Le modèle ‘Heatweed Mid 3.0’ d’Europe Service affiche un rendement de 2 000 à 3 000 m2/jour. Il émet peu de bruit (de l’ordre de 70 dB) et sa portée est de 45 m autour de la cuve (500 L).

• Désherbeurs ‘remorques’ : pratiques, ces machines s’accrochent à l’arrière de n’importe quel véhicule léger ou utilitaire. Exemple : le ‘Heatweed Multi M’, la ‘désherbeuse-nettoyeuse-laveuse’ proposée par Europe Service. Utilisable par un ou deux opérateurs, grâce à deux enrouleurs de 40 m situés sous le capot aérodynamique, cette machine polyvalente de 1 050 kg possède un réservoir de 450 L. La température en mode désherbage est de 99 °C (consommation d’eau maximal : 16 L/min). L’un des best-sellers d’Oeliatec est aussi un désherbeur-remorque, à savoir le modèle ‘Belle-Île’, d’une capacité de 600 L. Un écran tactile permet de sélectionner son mode de travail : désherbage en un ou deux postes, lavage haute pression et à quelle température, arrosage, ou bien encore hydro-curage.

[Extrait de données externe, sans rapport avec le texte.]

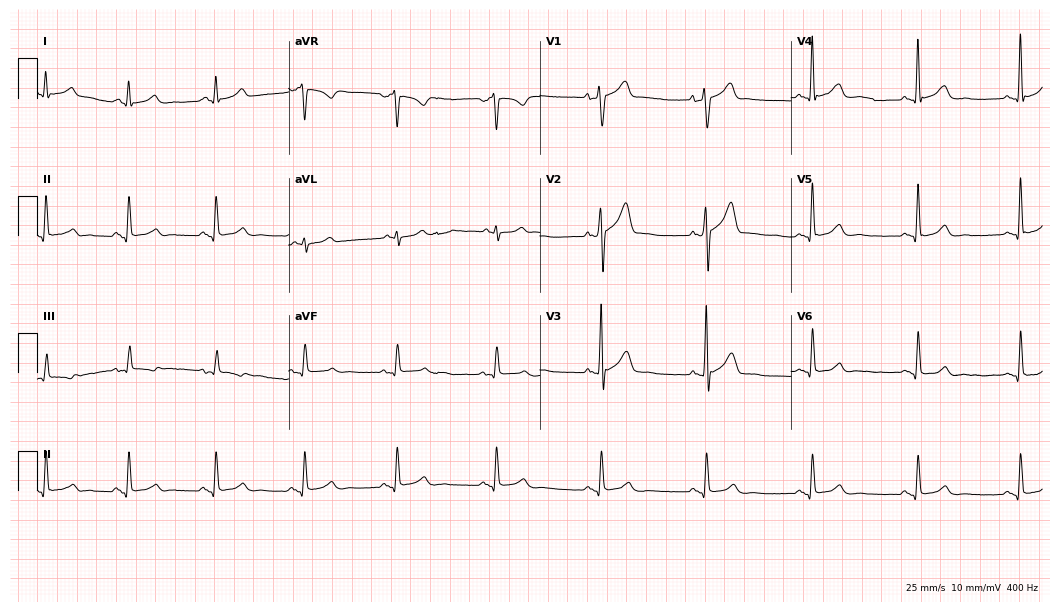
Standard 12-lead ECG recorded from a male patient, 50 years old. Read as a normal ECG.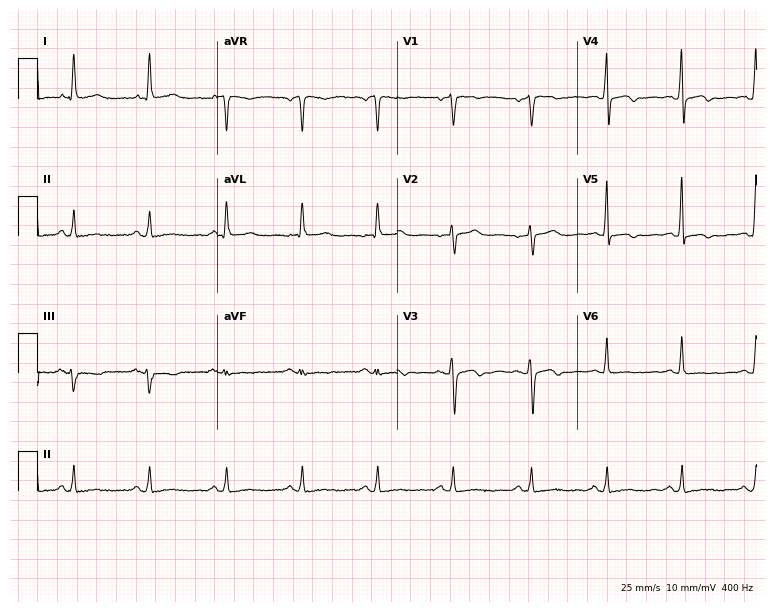
ECG — a female, 63 years old. Screened for six findings — first-degree AV block, right bundle branch block, left bundle branch block, sinus bradycardia, atrial fibrillation, sinus tachycardia — none is recorded. Other findings, if any, are not listed.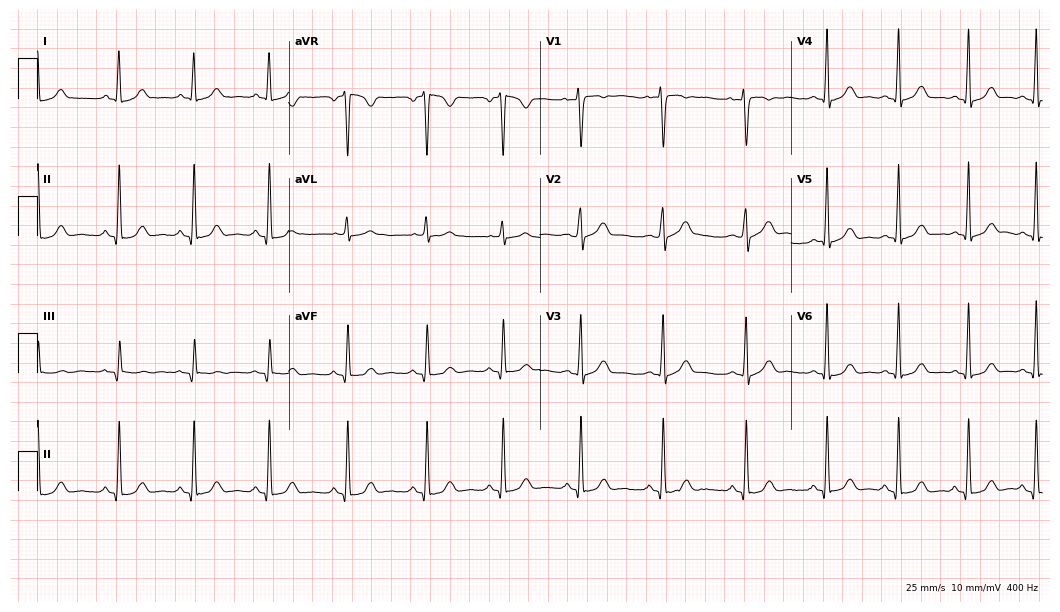
12-lead ECG from a 40-year-old woman. Recorded interpretation: within normal limits.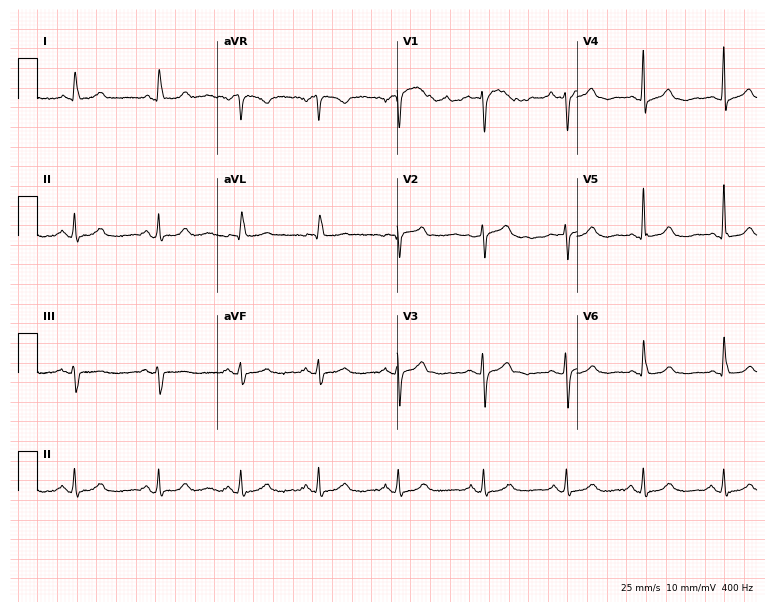
Standard 12-lead ECG recorded from an 81-year-old woman (7.3-second recording at 400 Hz). Read as a normal ECG.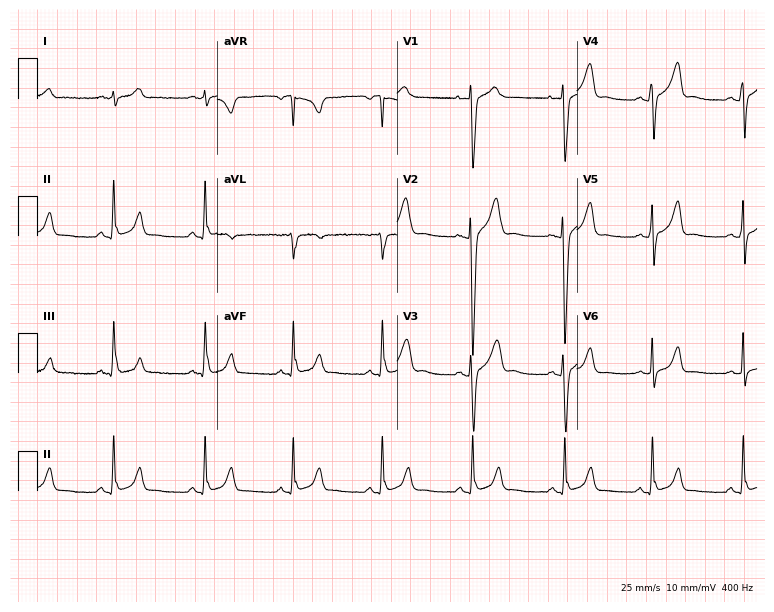
Resting 12-lead electrocardiogram (7.3-second recording at 400 Hz). Patient: a 22-year-old male. Read as a normal ECG.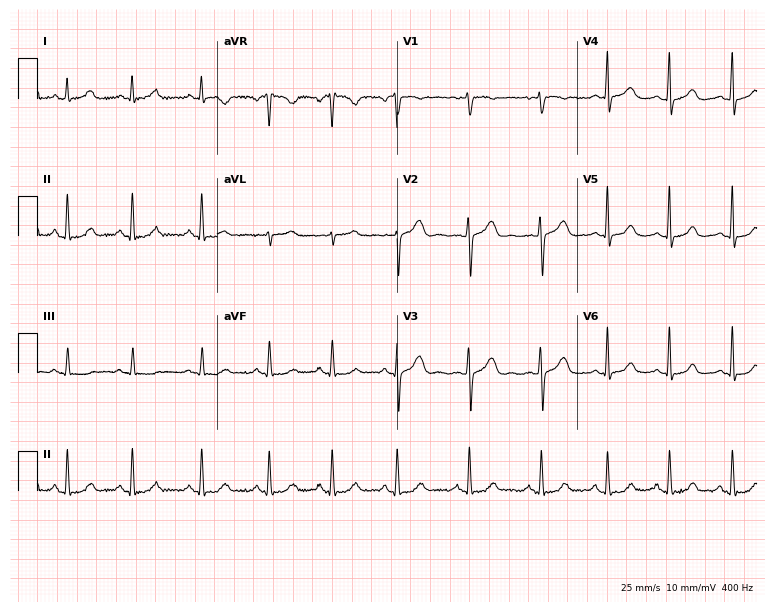
Electrocardiogram (7.3-second recording at 400 Hz), a female patient, 38 years old. Overall reading on record: normal ECG.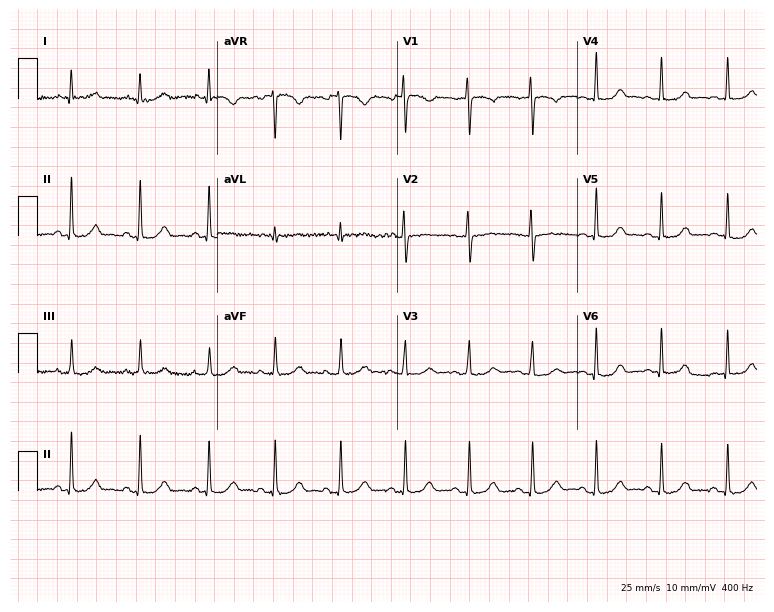
Resting 12-lead electrocardiogram (7.3-second recording at 400 Hz). Patient: a 36-year-old woman. Read as a normal ECG.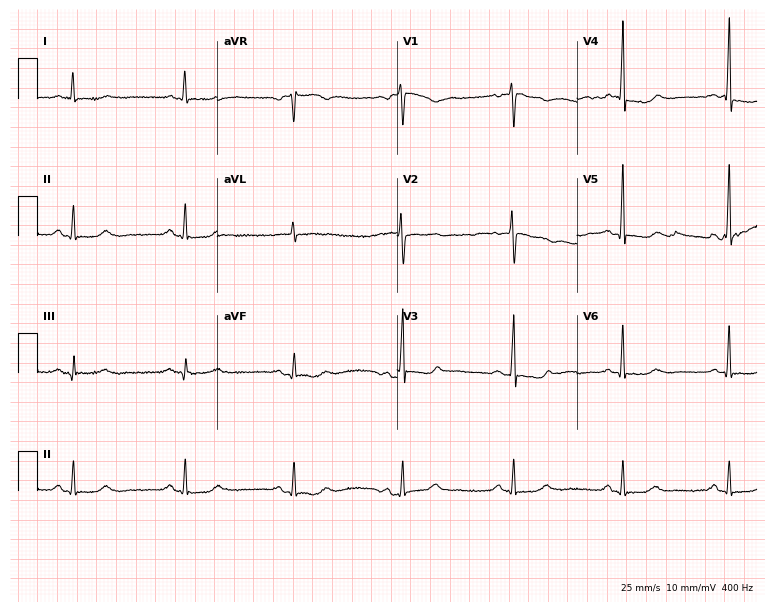
Electrocardiogram (7.3-second recording at 400 Hz), a 52-year-old woman. Of the six screened findings (first-degree AV block, right bundle branch block, left bundle branch block, sinus bradycardia, atrial fibrillation, sinus tachycardia), none is recorded. Findings outside these six are not listed.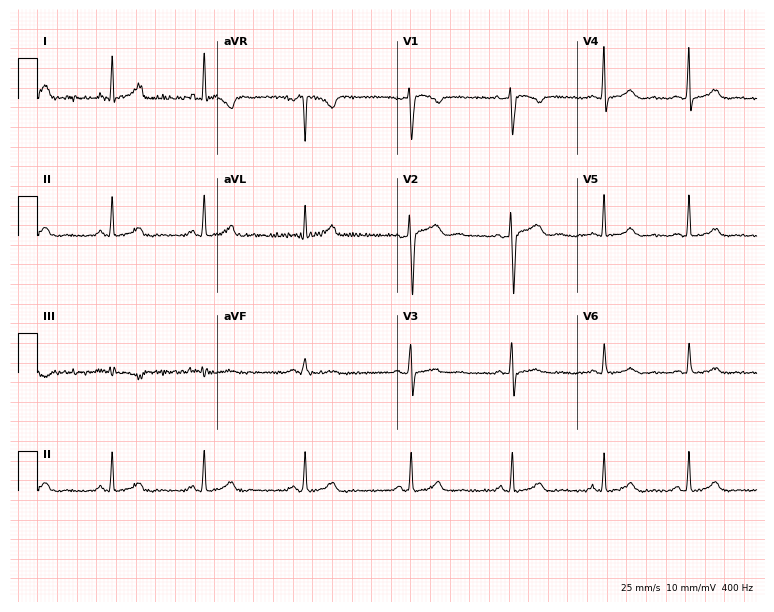
12-lead ECG from a 38-year-old woman. Screened for six findings — first-degree AV block, right bundle branch block, left bundle branch block, sinus bradycardia, atrial fibrillation, sinus tachycardia — none is recorded. Findings outside these six are not listed.

• Désherbeurs sur porte-outils : montées spécialement sur des porte-outils, ces machines sont faites pour désherber rapidement de longs trottoirs, des zones industrielles, de vastes surfaces pavées… Le réservoir d’eau peut atteindre 1 150 L, comme c’est le cas sur le modèle ‘Sensor 2.0’ d’Europe Service. L’un des derniers nés d’Oeliatec, nommé ‘Mollen Artiflex’, est quant à lui un véhicule spécifique. Large d’1,2 m, il possède un châssis articulé (d’où son nom) et remplit une multitude de fonctions (désherbage, curage, arrosage, lavage…).
• Désherbeurs mobiles : pour les endroits difficiles d’accès (ruelles, cimetières…), les solutions mobiles, semblables à des chariots, sont très appréciées. Elles s’immiscent partout ! Compactes, ces machines possèdent une cuve de quelques centaines de litres, un système de pompage, une lance et sont alimentées par une motorisation à batterie, comme c’est le cas du modèle ‘Hoedic CM’ d’Oeliatec.
Mobiles, sur porte-outils, sur plateau… Les désherbeurs à eau chaude se déclinent aujourd’hui en une multitude de modèles. Il suffit d’identifier clairement ses besoins pour s’équiper du meilleur matériel.

Développé spécialement pour les collectivités, le ‘Foamstream Municipal’ de Weedingtech élimine adventices, mousses, chewing-gum et graffitis grâce à de l’eau chaude couplée à de la mousse biodégradable, stoppant la germination des graines contenues dans le sol.